Après le matcha Latte, après la pistache du chocolat Dubai, l'ube violette des Philippines s'invite dans nos cafés et sur nos écrans. Et quand la teinte devient le produit, c'est l'innovation alimentaire qui change de nature.
En avril 2026, Costa Coffee et Starbucks lancent simultanément des gammes à base d'ube dans leurs réseaux britanniques. Le Ube Vanilla Velvet Latte de Starbucks s'affiche dans toute sa splendeur pourpre à 5,45 livres sterling. Miam, vous dites-vous sans doute, mais quel goût ça a exactement, l'igname violette, une racine originaire des Philippines ? Eh bien, peu importe. Car comme le remarque le Financial Times, aucun des deux communiqués accompagnant ces lancements ne mentionne le goût en premier. Les deux évoquent avant tout la couleur. Pour reprendre une phrase bien connue dans l'univers de la tech : « ce n'est pas un bug, c'est une feature ».
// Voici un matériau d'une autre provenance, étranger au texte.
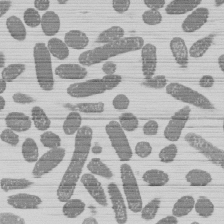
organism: E. coli
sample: Bacterial nucleoid
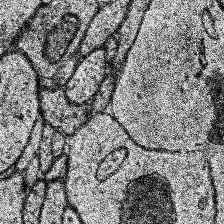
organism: Human
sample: Temporal Lobe
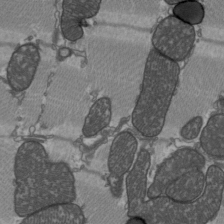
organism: C57BL Mouse
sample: Heart
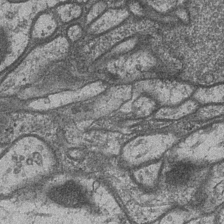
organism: Drosophila
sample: Optic medulla
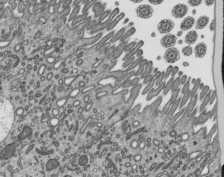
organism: Mouse
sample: Mouse epididymis efferent ductule cilia
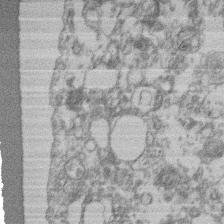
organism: Mouse
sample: T cell stromal cell synapse
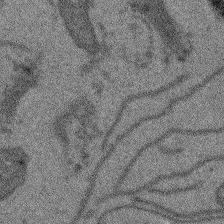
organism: Arabidopsis thaliana
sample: Root tip
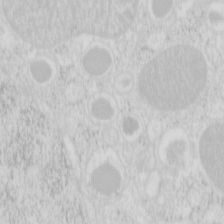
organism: Mouse
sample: Pancreas
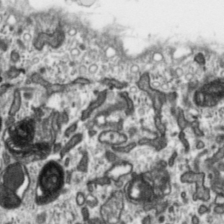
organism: Toxoplasma gondii
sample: Parasites in a vacuole inside a host cell
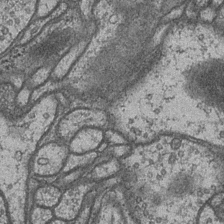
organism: Drosophila
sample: Optic medulla
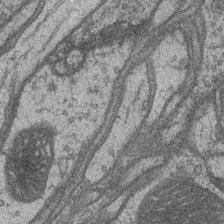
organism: Drosophila
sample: Optic medulla
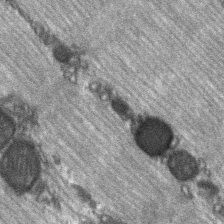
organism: C57BL Mouse
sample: Soleus
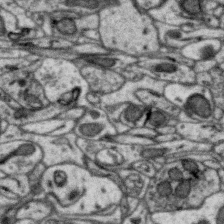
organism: Zebra finch
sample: Brain
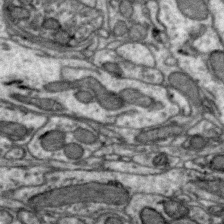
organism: Zebra finch
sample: Brain
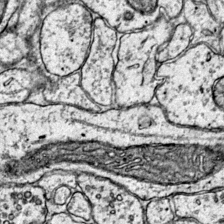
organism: Mouse
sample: Primary visual cortex
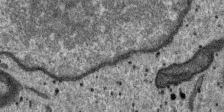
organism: Human
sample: Lung epithelial cells, uninfected (mock) control
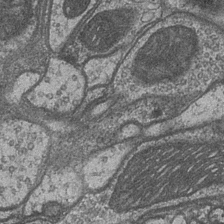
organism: Drosophila
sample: Optic medulla
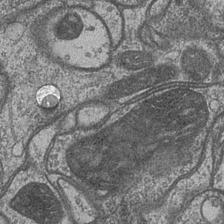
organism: Drosophila
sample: Optic medulla
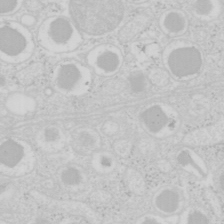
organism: Mouse
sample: Pancreas
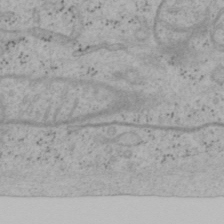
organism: Human
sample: HeLa cells
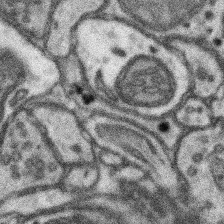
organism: Mouse
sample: Somatosensory cortex neuropil
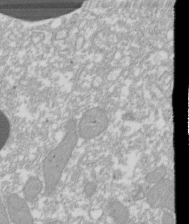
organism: Xenopus
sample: Cilia; centrioles in frog embryo cells
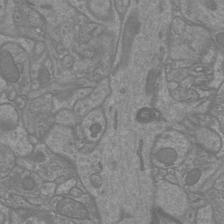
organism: Mouse
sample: Cortical neurons
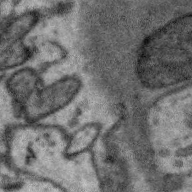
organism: Zebra finch
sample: Brain
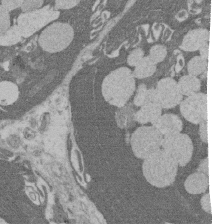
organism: Rat
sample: Salivary granule
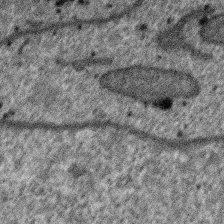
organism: Human
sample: Lung epithelial cells infected with SARS-CoV-2
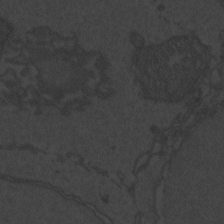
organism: Zebrafish
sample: Macrophage infected with Toxoplasma gondii
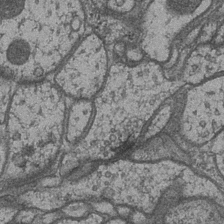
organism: Drosophila
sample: Optic medulla
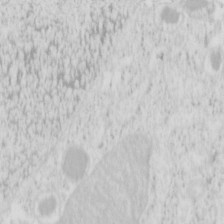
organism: Mouse
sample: Pancreas
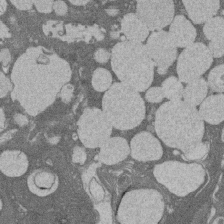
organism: Rat
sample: Salivary granule
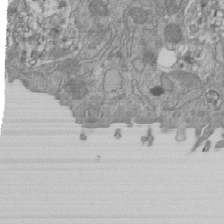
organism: Mouse
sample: ED-1 cell nuclei; centrioles
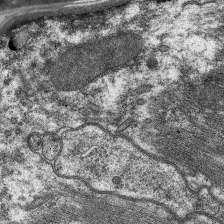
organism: C. elegans
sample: Pharynx
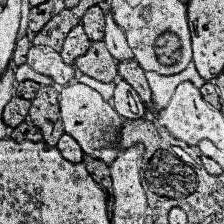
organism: Human
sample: Temporal Lobe
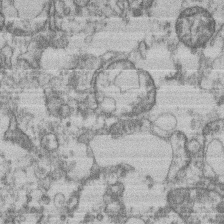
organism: Mouse
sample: T cell stromal cell synapse
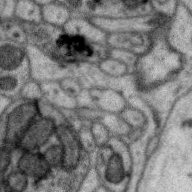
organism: Zebra finch
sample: Brain
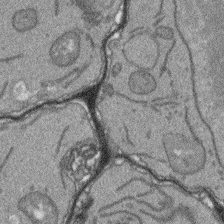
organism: Arabidopsis thaliana
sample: Root tip
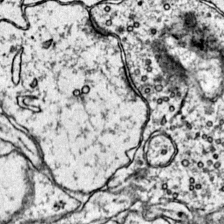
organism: Mouse
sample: Primary visual cortex
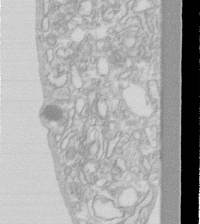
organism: Human
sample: Fibroblast cells
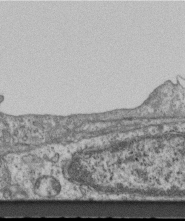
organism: Mouse
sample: Centriole in ependymal cells
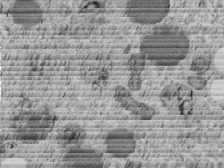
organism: C. elegans
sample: C. elegans embryo early stage
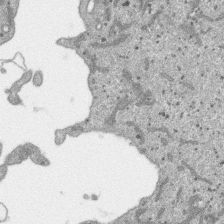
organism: Human
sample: Lung epithelial cells infected with SARS-CoV-2
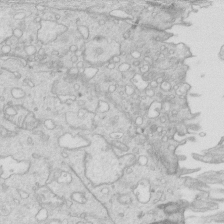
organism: Mouse
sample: Multiciliated cells
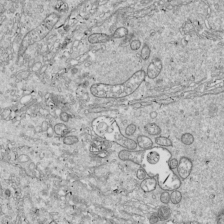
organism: Drosophila
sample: Cell division; meiosis; drosophila spermatocytes
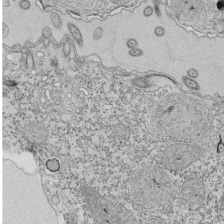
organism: Tetrahymena
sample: Cilia in tetrahymena
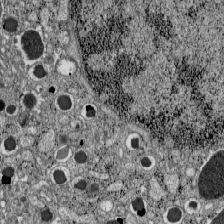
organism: C57BL Mouse
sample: Pancreatic islet
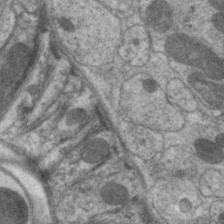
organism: C. elegans
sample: Pharynx
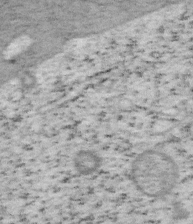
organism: Mouse
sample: OT-I killer T cells with ID8 ovarian cancer cells
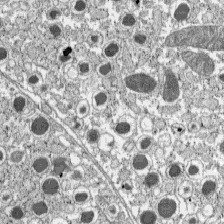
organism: C57BL Mouse
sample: Pancreatic islet
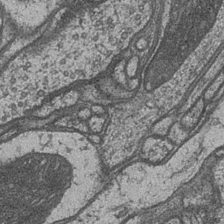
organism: Drosophila
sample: Optic medulla
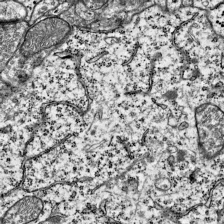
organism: Mouse
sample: Visual Cortex
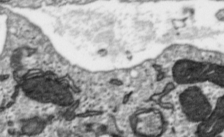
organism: Toxoplasma gondii
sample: Parasites in a vacuole inside a host cell
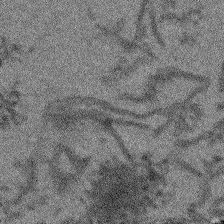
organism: Arabidopsis thaliana
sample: Root tip
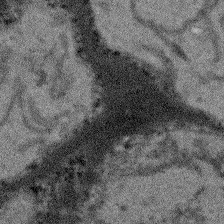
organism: Arabidopsis thaliana
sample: Root tip
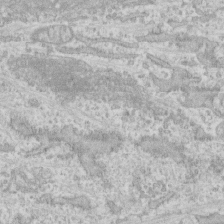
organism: Human
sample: CRL-1474
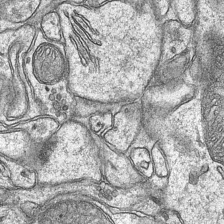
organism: Mouse
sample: CA1 Hippocampus
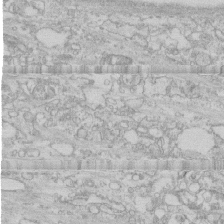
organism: Human
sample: CRL-1474
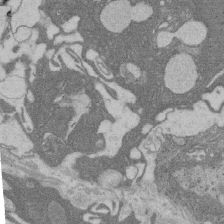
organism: Rat
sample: Salivary granule
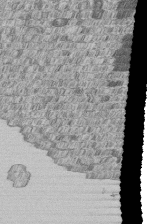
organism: Human
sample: MDA-MB-231 cells
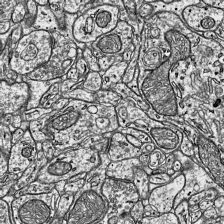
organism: Mouse
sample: Visual Cortex
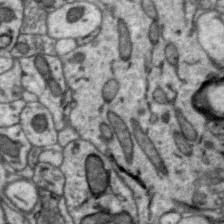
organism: Zebra finch
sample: Brain
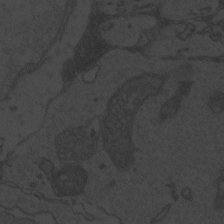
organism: Zebrafish
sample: Macrophage infected with Toxoplasma gondii
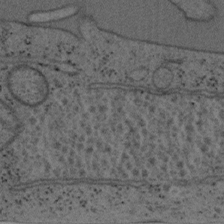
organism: Human
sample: HeLa cells
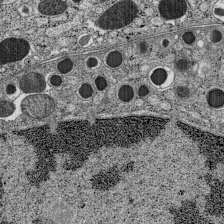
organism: C57BL Mouse
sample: Pancreatic islet
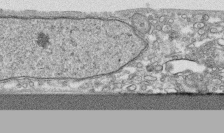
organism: Human
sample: CRL-1474
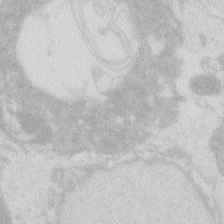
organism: Zebrafish
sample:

Le goût, variable secondaire
Dans le New York Times, qui consacre un long format au phénomène, Mark Webster, quarante ans de carrière dans la flaveur (un terme désignant, dans l'industrie alimentaire, la combinaison du goût et de l'arôme) chez T. Hasegawa, le dit tout de go : « L'un de nos critères pour toute nouvelle saveur, c'est que la couleur doit être spectaculaire sur les réseaux sociaux, quelque chose qui attire les influenceurs. » La couleur est désormais un critère de sélection industriel explicite, au même titre que le coût ou la stabilité en formulation. Ce qui photographie bien prime sur ce qui se mange bien. L'univers de la food n'échappe pas à la mèmification du monde, quand ce qui circule prime sur ce qui est : l'expérience gustative est devenue une variable secondaire dans son propre secteur.
Car ce n'est pas la première fois qu'on s'hystérise collectivement sur une couleur sur les réseaux. La séquence, une fois posée, est impossible à ignorer : matcha (vert), Dubai chocolate (vert pistache), ube (violet), banana matcha (jaune), pandan (vert clair). Une palette chromatique annuelle. Un calendrier de teintes. Selon Datassential, cité par CNBC, l'ube a progressé de 230 % sur les menus américains en quatre ans, et figure déjà sur 95 chaînes aux États-Unis. Chez Starbucks, des équipes examinent jusqu'à 125 saveurs par trimestre. Dès lors, la viralité potentielle prime et le reste suit.
L'extraction accélère l'obsolescence
Mais derrière la hype sur les réseaux, les impacts sont bien réels. Pour filer la métaphore alimentaire, le phénomène dévore ce qu'il prétend valoriser. La production philippine d'igname violette est passée de 14 150 tonnes métriques en 2021 à 12 483 en 2025, sous l'effet conjugué du changement climatique et de la raréfaction du matériel végétal. Les Philippines sont désormais contraintes d'importer de l'ube depuis le Vietnam pour couvrir leur propre demande intérieure, pendant que les exportations vers les États-Unis, le Royaume-Uni et l'Australie progressent. C'est exactement la trajectoire du matcha et, plus récemment, de la pistache dont les prix ont bondi de 40 à 60 % en 2024 sous l'effet du Dubai chocolate : la pénurie suit la viralité avec dix-huit mois de décalage. Et l'extraction accélère l'obsolescence.
Pourtant, il est possible de faire différemment. Les cafés philippins comme Kasa & Kin à Londres travaillent l'ube depuis une décennie dans un contexte culinaire cohérent, mémoriel et situé. Maria Leyesa, fondatrice d'une boulangerie philippine à Long Beach, confie ses inquiétudes au NYT : « Si l'ube devient viral parce qu'il se photographie bien, mais que les gens ne savent pas que c'est philippin, on rate l'essentiel. » L'authenticité est convoquée au lancement pour légitimer un prix premium, avant d'être évacuée avec méthode. Le tout rappelle le schéma classique de l'appropriation culturelle industrielle : l'origine donne de la valeur, puis devient obsolète une fois la spécificité de l'ingrédient reproductible. T. Hasegawa produit déjà plusieurs versions d'ube reconstituées en laboratoire.
L'ube va-t-il durer ? La réponse est dans la question, et tout le monde le sait. La chaîne de cafés britannique Black Sheep Coffee a maintenu son latte ube en édition limitée Halloween précisément pour cette raison : trop d'exposition tuerait le signal. La vraie question est ailleurs. Que reste-t-il d'un ingrédient une fois que son seul atout était sa couleur, et que la couleur est reconstituée en laboratoire ? Une teinte. Un souvenir de viralité. Et quelque part aux Philippines, une filière agricole qui a absorbé une demande d'exportation qu'elle n'avait pas anticipée, pour un cycle qu'elle n'a pas décidé.